The other very important consideration for experimental studies is the need to determine the effect size. The effect size is defined as the minimum effect an intervention must have in order to be considered practically significant. This has been considered one of the most challenging steps in sample size estimation. For one it’s hard to determine an acceptable effect size. For example, is the effect size small, medium or large? A couple of solutions have been suggested in situations where effect sizes cannot be determined. One suggestion recommends small, medium, and large effect sizes. Another recommendation is the use of a range of standardized or unit-free effect sizes.
The statistical analysis to be conducted is one of the most important considerations in sample size estimation. The statistical analysis in turn is determined by the study objective, the study design, the research question(s) and primary research outcome. In correlation and regression analysis for example, the researcher seeks to examine the relationship between a dependent/response variable and one or more independent variables. Using an insufficient sample size will make the results not generalizable to the larger population. For regression analysis, the number of predictors (independent variables) is important for estimating sample size. Larger sample sizes are required for higher numbers of predictors. Another important factor in sample size estimation for regression analysis is the R-squared, which is defined as the proportion of variance in the response that is explained collectively by the independent variables.
It should be mentioned though that in a lot of cases, it is not practical to determine the ideal sample size for regression analysis. This is because oftentimes there may be more than one multiple regression model. For this reason, some researchers have relied on “rules-of-thumb” to estimate sample sizes. One common rule-of-thumb is to ensure a minimum of 10 observations per variable.

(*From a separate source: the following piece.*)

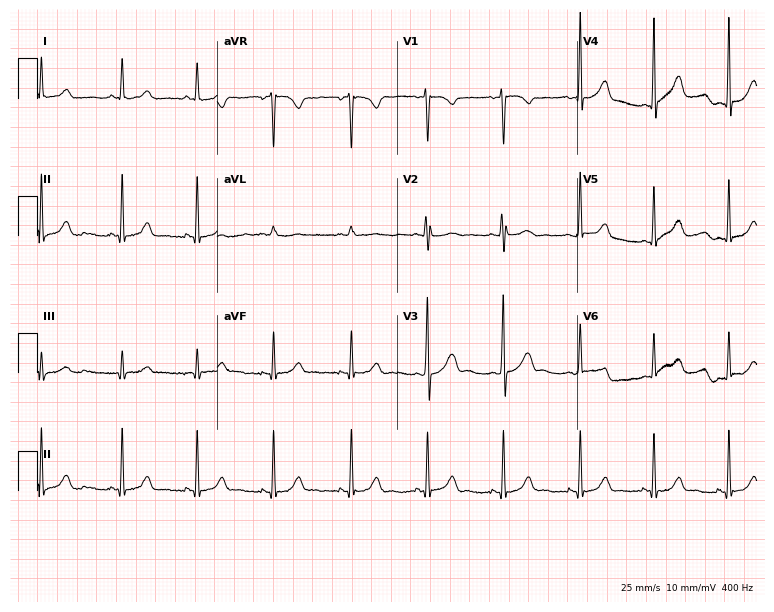
12-lead ECG (7.3-second recording at 400 Hz) from a female, 18 years old. Labelled as a normal ECG.

It is worth mentioning that in most cases the population size is not needed as input in sample size calculations. However, if the population is limited and the size of the finite population can be obtained, this can be included in the sample size calculation and the equation for sample size calculation should be adjusted for the population size.
In addition to all the key considerations highlighted above, researchers will also have to account for the reality that not every subject in the estimated sample size will participate in the study. To account for dropout or non-responsiveness, researchers would normally recruit more subjects so that even when some subjects’ dropout or are non-responsive, they are still able to achieve the planned sample size for the study.
One last point I should quickly mention is that, while there are formulas for estimating sample size, you do not have to calculate sample size manually. Several open source and commercial proprietary software are available for sample size estimation. The open-source tools include OpenEpi, G*Power, POWER, PS, and GLIMMPSE.
In conclusion, estimating sample size is a key aspect of quantitative research. It is challenging and sometimes relies on assumptions that may not always hold true. Not to mention that there are several factors that need to be considered in sample size estimation. However, using the ideal sample size will produce research results that are reproducible, generalizable and of more practical significance. The process should always involve some serious consideration about the purpose of the research, the population of interest, and how confident you want to be with your study results.